And as someone who works from home - I have as much a social life as earlier
(in a "real" job).

------
JackFr
This really struck the perfect HN balance between arrogance and whining with a
sales pitch thrown in. If I were writing an HNbot this post is what I would
aspire to.

------
whichdan
I telecommute, and I can definitely relate to most of this post. There's
something really refreshing about being able to step out at 1pm, run for an
hour, hit a bar for lunch, meander back home, and settle back into coding
again. It feels great, but especially in the winter months, the lack of daily
social interaction catches up with you really quickly.

------
FD3SA
I cannot praise this enough. The greatest achievements in the world have come
from a gathering of bright and passionate people, discussing and vetting their
ideas together.

As deep thinkers, we tend to seek isolation to focus the entirety of our
mental faculty on a particular problem. In this quest to make efficient use of
our biological computing device, we forget that we are indeed humans forged
through evolutionary processes, and that our very sanity depends on a
positively reinforcing social foundation.

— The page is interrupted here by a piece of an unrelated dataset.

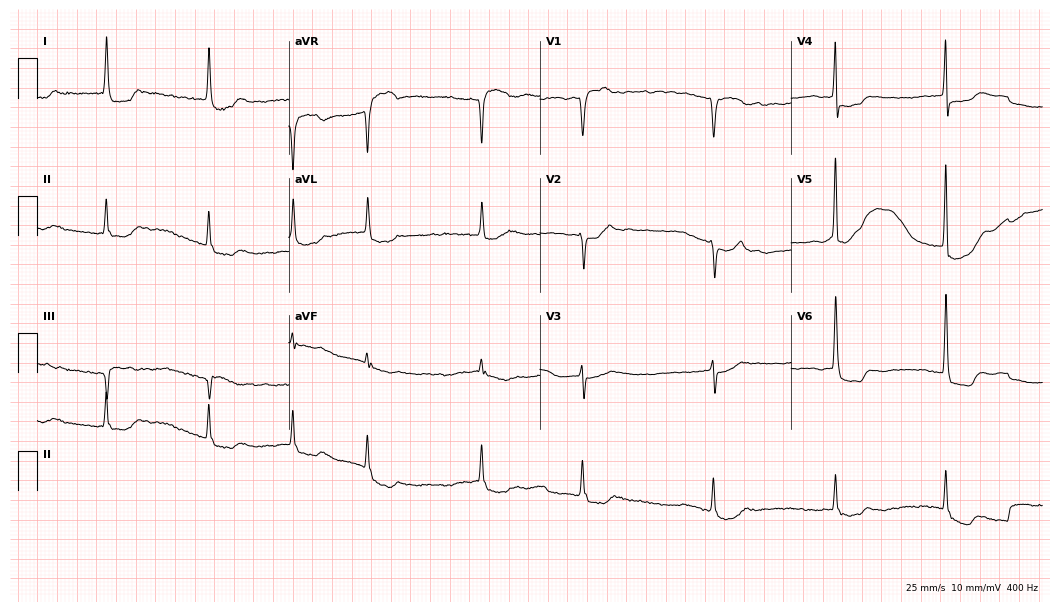
12-lead ECG from a female, 81 years old (10.2-second recording at 400 Hz). No first-degree AV block, right bundle branch block, left bundle branch block, sinus bradycardia, atrial fibrillation or sinus tachycardia recorded for this tracing. Findings outside these six are not listed.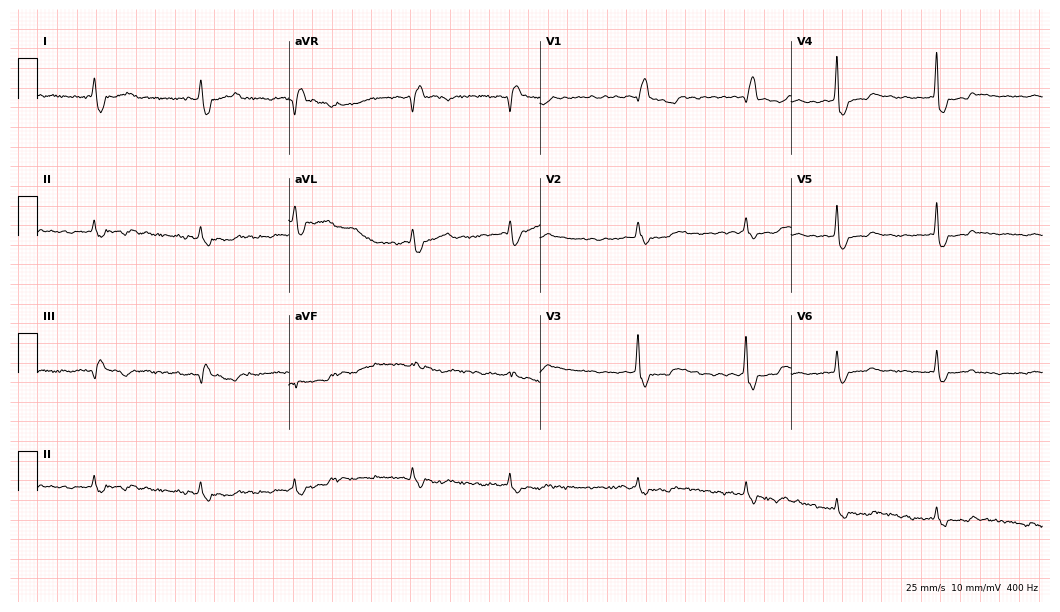
Electrocardiogram, an 83-year-old female. Interpretation includes right bundle branch block, atrial fibrillation.

The most difficult task is finding like minded individuals, who would
spontaneously coalesce as if by a force of nature but are held apart due to
spatial or temporal separation. Once this initial barrier is overcome, such
minds become inseparable and often go on to do great things. History is abound
with examples such as Godel and Einstein, whose friendship began in the most
extraordinary of circumstances but ended up changing our very understanding of
the universe.

So good luck, and god speed!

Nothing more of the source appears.